Vladimir Vukicevic wrote:
> Hmm.. my biggest problem with this is that it's essentially putting a
> language binding into Cairo -- a binding to the glib type system. No
> other language binding is present inside Cairo. However, I do
> understand that there are a lot of glib-using projects for which this
> would be beneficial. Why not put this in an entirely separate (and
> simple) cairo-glib library? That gives glib-using projects something
> clear to link with, and it avoids the dependency problems that Luiz
> and others have mentioned.
Another pro argument here is that glib bindings like the one proposed are
meta-bindings, enabling automatic binding of cairo types to various languages.

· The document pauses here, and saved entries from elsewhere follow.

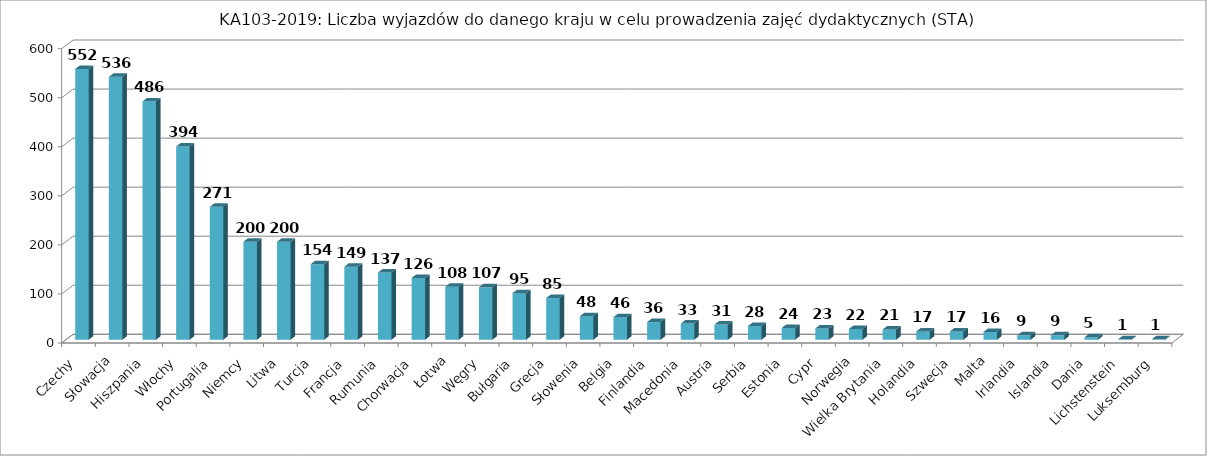
| Category | Liczba wyjazdów w celu prowadzenia zajęć (STA) |
|---|---|
| Czechy | 552 |
| Słowacja | 536 |
| Hiszpania | 486 |
| Włochy | 394 |
| Portugalia | 271 |
| Niemcy | 200 |
| Litwa | 200 |
| Turcja | 154 |
| Francja  | 149 |
| Rumunia | 137 |
| Chorwacja | 126 |
| Łotwa | 108 |
| Węgry | 107 |
| Bułgaria | 95 |
| Grecja | 85 |
| Słowenia | 48 |
| Belgia | 46 |
| Finlandia | 36 |
| Macedonia | 33 |
| Austria | 31 |
| Serbia | 28 |
| Estonia | 24 |
| Cypr | 23 |
| Norwegia | 22 |
| Wielka Brytania | 21 |
| Holandia | 17 |
| Szwecja | 17 |
| Malta | 16 |
| Irlandia | 9 |
| Islandia | 9 |
| Dania | 5 |
| Lichstenstein | 1 |
| Luksemburg | 1 |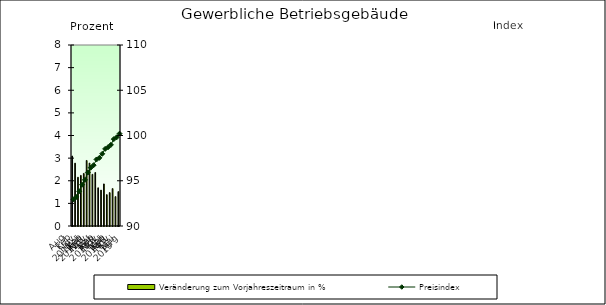
| Category | Veränderung zum Vorjahreszeitraum in % |
|---|---|
| 0 | 3.094 |
| 1 | 2.778 |
| 2 | 2.155 |
| 3 | 2.237 |
| 4 | 2.323 |
| 5 | 2.896 |
| 6 | 2.78 |
| 7 | 2.284 |
| 8 | 2.365 |
| 9 | 1.689 |
| 10 | 1.586 |
| 11 | 1.86 |
| 12 | 1.386 |
| 13 | 1.476 |
| 14 | 1.653 |
| 15 | 1.299 |
| 16 | 1.519 |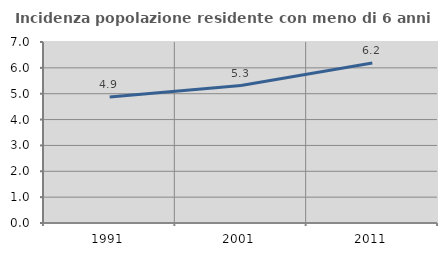
| Category | Incidenza popolazione residente con meno di 6 anni |
|---|---|
| 1991.0 | 4.873 |
| 2001.0 | 5.316 |
| 2011.0 | 6.185 |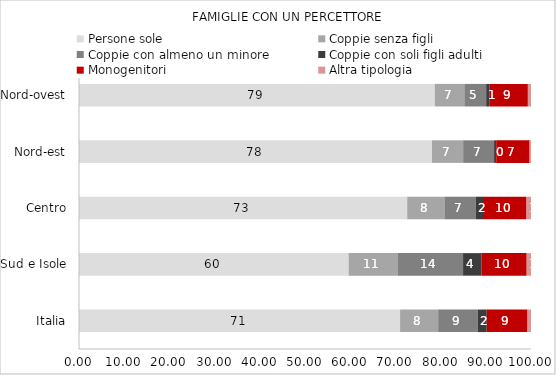
| Category | Persone sole | Coppie senza figli | Coppie con almeno un minore | Coppie con soli figli adulti | Monogenitori | Altra tipologia |
|---|---|---|---|---|---|---|
| Italia | 71.04 | 8.42 | 8.79 | 1.96 | 9.02 | 0.77 |
| Sud e Isole | 59.65 | 10.91 | 14.41 | 4.11 | 9.97 | 0.95 |
| Centro | 72.61 | 8.36 | 6.84 | 1.57 | 9.63 | 0.99 |
| Nord-est | 78.1 | 6.89 | 6.84 | 0.47 | 7.39 | 0.3 |
| Nord-ovest | 78.71 | 6.54 | 4.83 | 0.69 | 8.54 | 0.69 |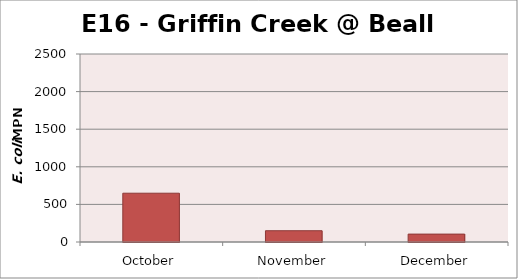
| Category | Series 0 |
|---|---|
| October | 648.8 |
| November | 150 |
| December | 105 |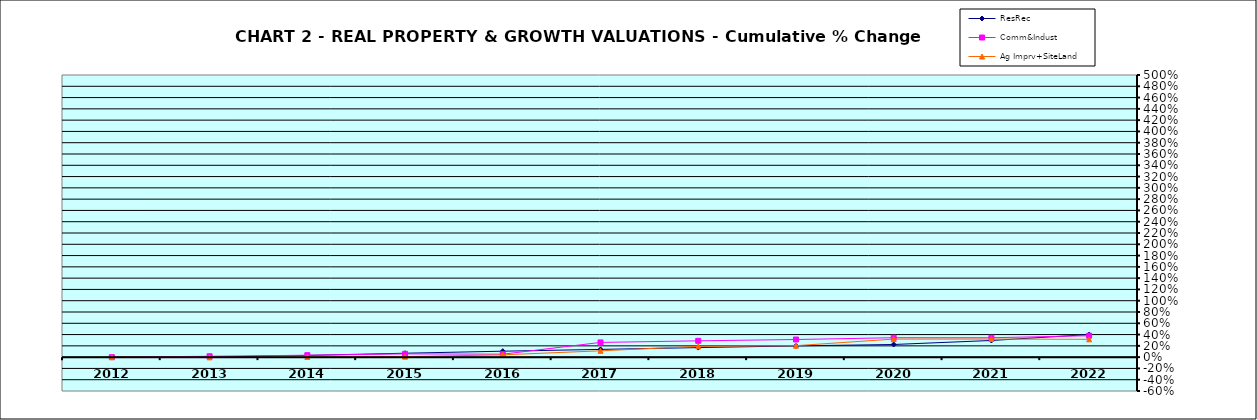
| Category | ResRec | Comm&Indust | Ag Imprv+SiteLand |
|---|---|---|---|
| 2012.0 | 0 | 0 | 0 |
| 2013.0 | 0.001 | 0.015 | -0.004 |
| 2014.0 | 0.031 | 0.034 | 0.003 |
| 2015.0 | 0.069 | 0.058 | 0.009 |
| 2016.0 | 0.105 | 0.052 | 0.041 |
| 2017.0 | 0.137 | 0.261 | 0.112 |
| 2018.0 | 0.169 | 0.289 | 0.192 |
| 2019.0 | 0.2 | 0.312 | 0.203 |
| 2020.0 | 0.224 | 0.344 | 0.32 |
| 2021.0 | 0.295 | 0.344 | 0.321 |
| 2022.0 | 0.4 | 0.38 | 0.316 |

As it stands [1], the proposed cairo-glib feature/library may also include
typelib data needed for glib introspection framework to automatically bind
cairo to supporting languages. That saves quite some work of writing manual
bindings for cairo which is the case now.
[1] http://live.gnome.org/GObjectIntrospection/CairoProblem
Colin Walters wrote:
> Right; we can do that, the reason I wanted to try this first though is
> because the cairo-glib library would right now be entirely composed of
> six 4 line functions to register types.
It will quickly grow into two digit numbers, but I expect it to stay very low
at that.
> Actually I just had a random thought - what about putting this code
> into pangocairo? All of Gtk+, GooCanvas, HippoCanvas and Clutter
> depend on Pango, and Pango depends on both cairo and gobject. It's a
> bit of an odd fit but the dependency graph would remain unchanged.
I had thought about that before [2]. I religiously hate that solution. So
that's not gonna happen :).
[2] http://bugzilla.gnome.org/show_bug.cgi?id=502920
Havoc Pennington wrote:
> cairo-glib seems a bit like shooting a squirrel with a bazooka, in
> terms of adding another tarball someone has to release and adding more
> overhead to symbol lookups in all apps.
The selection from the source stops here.